Arbeitnehmerinnen und Arbeitnehmer, die eine variable Vergütung erhalten, sollten darauf achten, dass ihre Zielvorgaben rechtzeitig festgelegt werden. Nach einem aktuellen Urteil des Bundesarbeitsgerichts (BAG) vom 19. Februar 2025 (10 AZR 57/24) kann eine verspätete Zielsetzung grundsätzlich dazu führen, dass der Arbeitnehmer oder die Arbeitnehmerin einen Anspruch nach § 280 Abs. 1, Abs. 3 BGB i.V.m. § 283 S. 1 BGB auf Schadensersatz statt der Leistung geltend machen kann.
Im entschiedenen Fall musste der Arbeitgeber die Ziele laut Betriebsvereinbarung spätestens bis zum 1. März des jeweiligen Jahres festlegen. Tatsächlich setzte er diese jedoch erst im Oktober. Das BAG entschied: Eine so späte Festlegung ist unwirksam, da sie ihre steuernde und motivierende Funktion verliert. Wer seine Leistung nicht an klaren Vorgaben ausrichten kann, darf dadurch nicht benachteiligt werden. Wichtig zu betonen ist, dass für Arbeitnehmer und Arbeitnehmerinnen keine Pflicht besteht, die Zielvorgabe aktiv einzufordern oder auf eine fristgerechte Festlegung zu drängen. Die Verantwortung liegt allein beim Arbeitgeber. Bei einer unterlassenen oder verspäteten Zielvorgabe des Arbeitgebers scheidet mithin ein Mitverschulden des Arbeitnehmers oder der Arbeitnehmerinnen wegen fehlender Mitwirkung regelmäßig aus, weil allein der Arbeitgeber die Initiativlast für die Vorgabe der Ziele trägt. Anders verhält es sich jedoch bei Zielvereinbarungen.
Das Bundesarbeitsgericht hat mit seinem Urteil vom 3. Juli 2024 (10 AZR 171/23) die unterscheidenden Merkmale fest definiert. Bei Zielvereinbarungen sind nach der vertraglichen Regelung die Ziele, von deren Erfüllung die erfolgsabhängige variable Vergütung abhängt, von den Arbeitsvertragsparteien gemeinsam festzulegen.
Hingegen werden Zielvorgaben allein vom Arbeitgeber getroffen, dem dafür ein einseitiges Leistungsbestimmungsrecht im Sinne des § 315 Abs. 1 BGB eingeräumt wird.
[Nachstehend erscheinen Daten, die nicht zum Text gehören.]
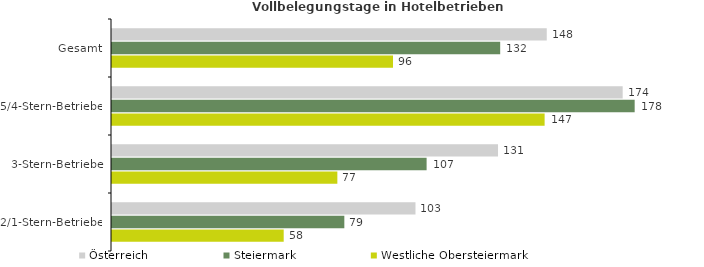
| Category | Österreich | Steiermark | Westliche Obersteiermark |
|---|---|---|---|
| Gesamt | 147.876 | 132.038 | 95.58 |
| 5/4-Stern-Betriebe | 173.697 | 177.779 | 147.149 |
| 3-Stern-Betriebe | 131.294 | 107.011 | 76.648 |
| 2/1-Stern-Betriebe | 103.222 | 79.024 | 58.401 |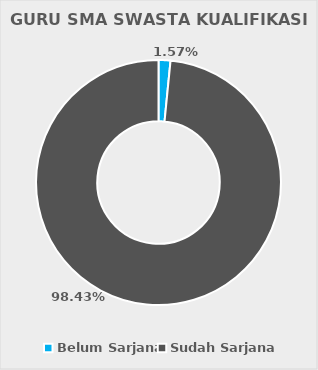
| Category | GURU SMA SWASTA KUALIFIKASI S1 |
|---|---|
| Belum Sarjana | 4 |
| Sudah Sarjana | 251 |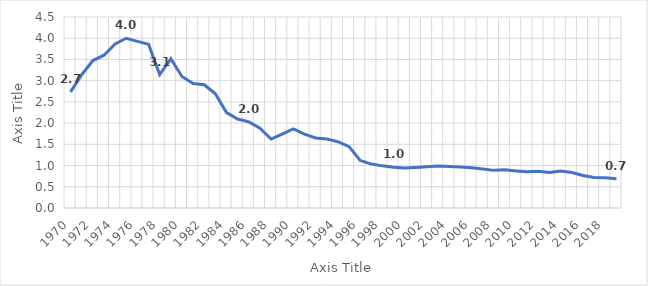
| Category | At/inat. |
|---|---|
| 1970.0 | 2.736 |
| 1971.0 | 3.14 |
| 1972.0 | 3.474 |
| 1973.0 | 3.6 |
| 1974.0 | 3.864 |
| 1975.0 | 3.999 |
| 1976.0 | 3.926 |
| 1977.0 | 3.856 |
| 1978.0 | 3.144 |
| 1979.0 | 3.516 |
| 1980.0 | 3.1 |
| 1981.0 | 2.933 |
| 1982.0 | 2.903 |
| 1983.0 | 2.689 |
| 1984.0 | 2.249 |
| 1985.0 | 2.097 |
| 1986.0 | 2.029 |
| 1987.0 | 1.879 |
| 1988.0 | 1.624 |
| 1989.0 | 1.742 |
| 1990.0 | 1.862 |
| 1991.0 | 1.74 |
| 1992.0 | 1.651 |
| 1993.0 | 1.624 |
| 1994.0 | 1.563 |
| 1995.0 | 1.446 |
| 1996.0 | 1.122 |
| 1997.0 | 1.034 |
| 1998.0 | 0.993 |
| 1999.0 | 0.96 |
| 2000.0 | 0.943 |
| 2001.0 | 0.956 |
| 2002.0 | 0.974 |
| 2003.0 | 0.992 |
| 2004.0 | 0.979 |
| 2005.0 | 0.966 |
| 2006.0 | 0.948 |
| 2007.0 | 0.916 |
| 2008.0 | 0.887 |
| 2009.0 | 0.899 |
| 2010.0 | 0.874 |
| 2011.0 | 0.853 |
| 2012.0 | 0.867 |
| 2013.0 | 0.837 |
| 2014.0 | 0.87 |
| 2015.0 | 0.835 |
| 2016.0 | 0.768 |
| 2017.0 | 0.72 |
| 2018.0 | 0.715 |
| 2019.0 | 0.691 |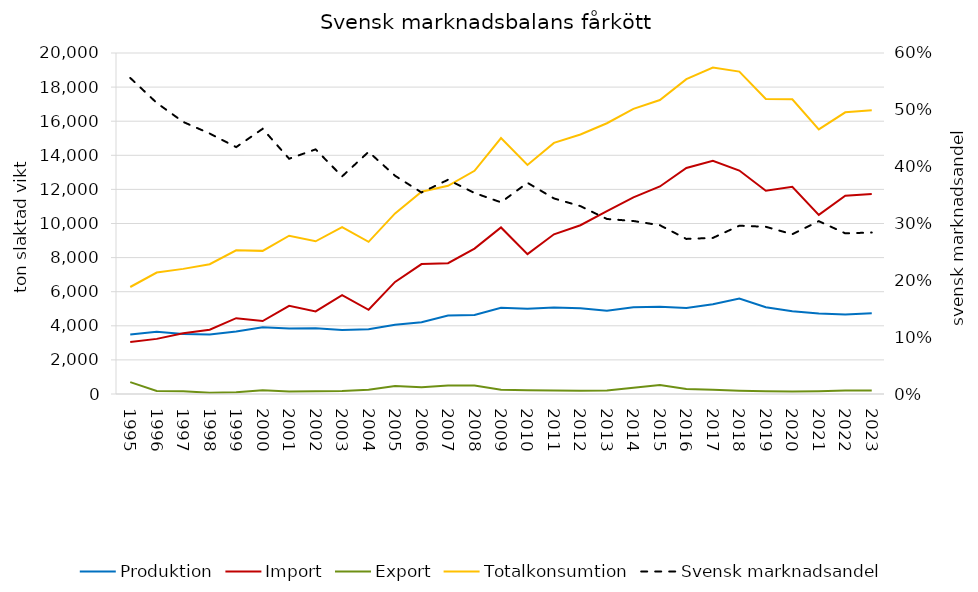
| Category | Produktion | Import | Export | Totalkonsumtion |
|---|---|---|---|---|
| 1995.0 | 3490 | 3055 | 695.333 | 6275.667 |
| 1996.0 | 3650 | 3232.667 | 182.667 | 7126 |
| 1997.0 | 3513 | 3559.333 | 160 | 7338.333 |
| 1998.0 | 3489 | 3766 | 68.333 | 7612.667 |
| 1999.0 | 3661 | 4447 | 106.333 | 8427.667 |
| 2000.0 | 3917 | 4278.667 | 227 | 8394.667 |
| 2001.0 | 3843 | 5168.333 | 153.333 | 9284 |
| 2002.0 | 3856 | 4842.667 | 166.667 | 8958 |
| 2003.0 | 3749 | 5797.667 | 181.333 | 9791.333 |
| 2004.0 | 3802 | 4940 | 245 | 8923 |
| 2005.0 | 4067 | 6573 | 474.667 | 10591.333 |
| 2006.0 | 4205 | 7619 | 390.667 | 11859.333 |
| 2007.0 | 4603 | 7673.333 | 492.667 | 12209.667 |
| 2008.0 | 4630 | 8530.667 | 495 | 13091.667 |
| 2009.0 | 5063 | 9768 | 245.667 | 15011.333 |
| 2010.0 | 4993 | 8205 | 226.333 | 13436.667 |
| 2011.0 | 5068 | 9366.667 | 201.667 | 14728 |
| 2012.0 | 5030.126 | 9897.3 | 196.3 | 15218.126 |
| 2013.0 | 4890 | 10720.7 | 204.3 | 15880.4 |
| 2014.0 | 5090 | 11535.7 | 370.3 | 16720.4 |
| 2015.0 | 5120 | 12171 | 524.7 | 17242.3 |
| 2016.0 | 5040 | 13259.3 | 296.7 | 18469.6 |
| 2017.0 | 5260 | 13680.7 | 243 | 19151.7 |
| 2018.0 | 5600 | 13104.7 | 196.7 | 18911 |
| 2019.0 | 5090 | 11925 | 158 | 17301 |
| 2020.0 | 4860 | 12153 | 147.7 | 17288.3 |
| 2021.0 | 4720 | 10504 | 158.7 | 15520.3 |
| 2022.0 | 4670 | 11629.3 | 203.3 | 16520 |
| 2023.0 | 4730 | 11725 | 200.3 | 16647.7 |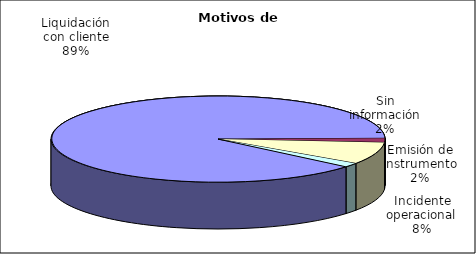
| Category | Motivos |
|---|---|
| Liquidación con cliente | 512 |
| Emisión de instrumento | 9 |
| Incidente operacional | 48 |
| Sin información | 9 |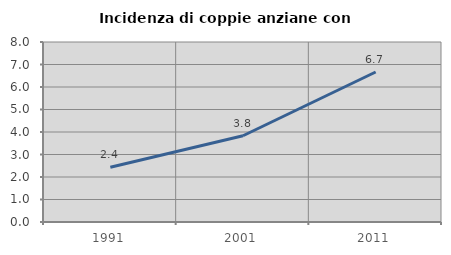
| Category | Incidenza di coppie anziane con figli |
|---|---|
| 1991.0 | 2.431 |
| 2001.0 | 3.834 |
| 2011.0 | 6.667 |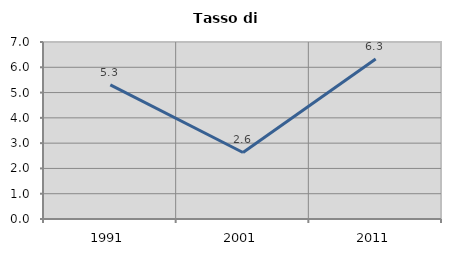
| Category | Tasso di disoccupazione   |
|---|---|
| 1991.0 | 5.306 |
| 2001.0 | 2.631 |
| 2011.0 | 6.33 |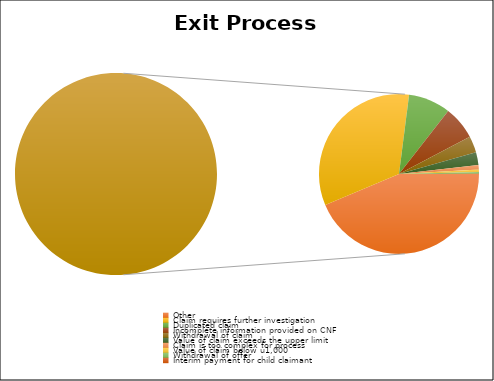
| Category | Total |
|---|---|
| Other | 33146 |
| Claim requires further investigation | 25311 |
| Duplicated claim | 6465 |
| Incomplete information provided on CNF | 5124 |
| Withdrawal of claim | 2547 |
| Value of claim exceeds the upper limit | 1946 |
| Claim is too complex for process | 691 |
| Value of claim below ú1,000 | 385 |
| Withdrawal of offer | 233 |
| Interim payment for child claimant | 53 |

Wird die Zielsetzung zu spät oder gar nicht vorgenommen, können Arbeitnehmerinnen und Arbeitnehmer verlangen, dass sie so gestellt werden, als hätten sie alle vereinbarten Ziele erreicht.
In der Praxis bedeutet das: Der Arbeitgeber muss die volle Bonuszahlung leisten und zwar auch wenn die verspätet festgelegten Ziele nicht erreicht wurden. Wer von einer verspäteten Zielvorgabe betroffen ist, sollte dies dokumentieren und sich auf das Urteil des BAG berufen. Falls der Arbeitgeber sich weigert, die variable Vergütung in voller Höhe zu zahlen, kann sich eine rechtliche Prüfung lohnen. Besonders wichtig ist dies für Mitarbeitende in leitenden Positionen oder mit leistungsabhängiger Bezahlung, da Verzögerungen hier erhebliche finanzielle Nachteile mit sich bringen können.
Das Urteil stärkt die Rechte von Arbeitnehmerinnen und Arbeitnehmern und macht deutlich, dass Arbeitgeber sich an klare Fristen halten müssen. Wer eine Zielvorgabe hat, sollte darauf achten, dass sie rechtzeitig getroffen wird und bei Versäumnissen nicht davor zurückschrecken, die volle Vergütung einzufordern.